# Zombie Make Up ~ HELP?



## Booterbunz (Sep 24, 2004)

Ok, I have been messing around with the make up and liquid latex but I cannot for the life of me get the look that I'm even somewhat happy with. I don't want the white face, black eyes look but I also don't want anything cutesy or over the top with my entire face covered in the latex. I have the white out lenses that I will be wearing also for my costume contest tomorrow...any suggestions? If possible pictures and/or video. I've searched on youtube but did really find anything that I liked all that much or could accomplish lol. Somebody..anybody..help!!! Thanks!


----------



## thetazzbot (Oct 28, 2009)

well looking at your fav horror films, the latest being zombieland, they didnt spend much on makeup.
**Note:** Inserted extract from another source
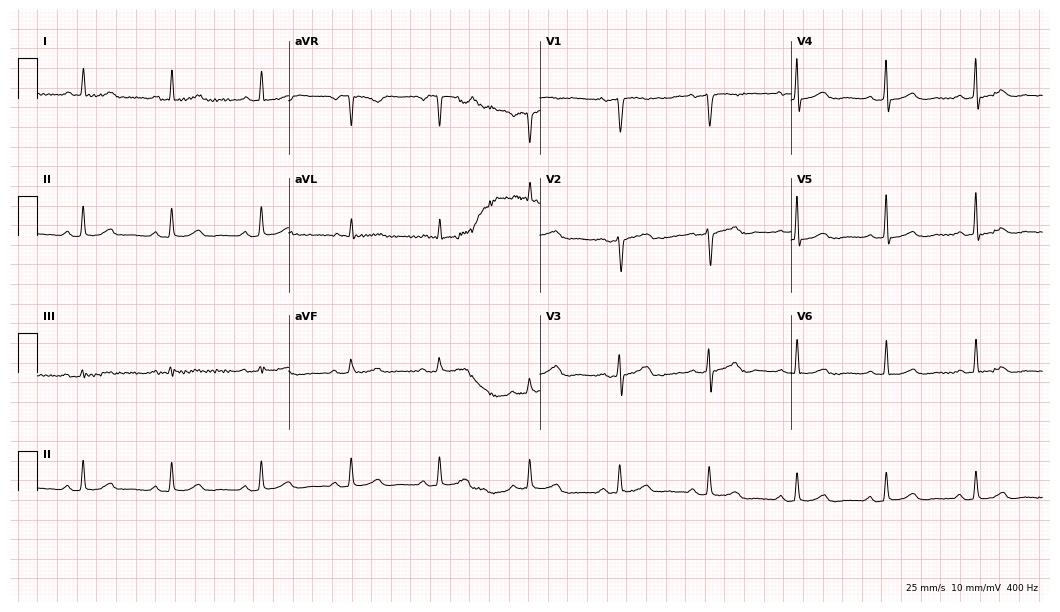
Resting 12-lead electrocardiogram. Patient: a female, 46 years old. Read as a normal ECG.

the michael jackson thriller video has some really good zombies. Rick Baker did the makeup for that video, you cannot get any better than RB.

I personally like the dying flesh effects. Coat both sides of a toilet tissue (just one layer of the paper), apply to face. tear before it dries, let it dry hanging. 

probably too late for your contest.


----------



## Booterbunz (Sep 24, 2004)

Nope, not too late for my contest...thank you tazz. I'm going to google Rick Baker. I think that I'm having the biggest problem with the coloring and whether to add color before or after the latex as I've seen it done each way.


----------



## Drayvan (Sep 22, 2009)

I know you dont want to go real far out there with the latex but this is my favorite zombie how to. Maybe you can try a portion of this. Hope it helps. 
YouTube - Zombie makeup / Creepy Face


----------



## Booterbunz (Sep 24, 2004)

I like the featherly challenged parrot in the background! LOL That's a good video, I like how she pulled the latex down over her eye and how she didn't make herself white with black eyes. I am definetely heading more towards that look! Thank you!!!


----------



## thetazzbot (Oct 28, 2009)

stupid question time. but does regular makeup eyeliner sticks work on latex or should it be special fx stuff?


----------



## Drayvan (Sep 22, 2009)

I prefer regular makeup as its more hypoallergenic. I try to use it more than the cream stuff you can buy. I will work on the latex. I would apply your base coat and then set it with powder before you use the eyeliner.


----------



## Booterbunz (Sep 24, 2004)

Here's what I looked like today. I won the best zombie contest, that's what I was aiming for!!  YES!!!


----------



## BlackwaterFX (Oct 9, 2009)

here is the makup i did on my wife for a costume contest


----------



## Booterbunz (Sep 24, 2004)

That's pretty cool!! Lots of work!


----------



## BlackwaterFX (Oct 9, 2009)

yeah about 3 hours lol


----------



## thetazzbot (Oct 28, 2009)

Booterbunz said:


> Here's what I looked like today. I won the best zombie contest, that's what I was aiming for!!  YES!!!


congrats! cool scar!


----------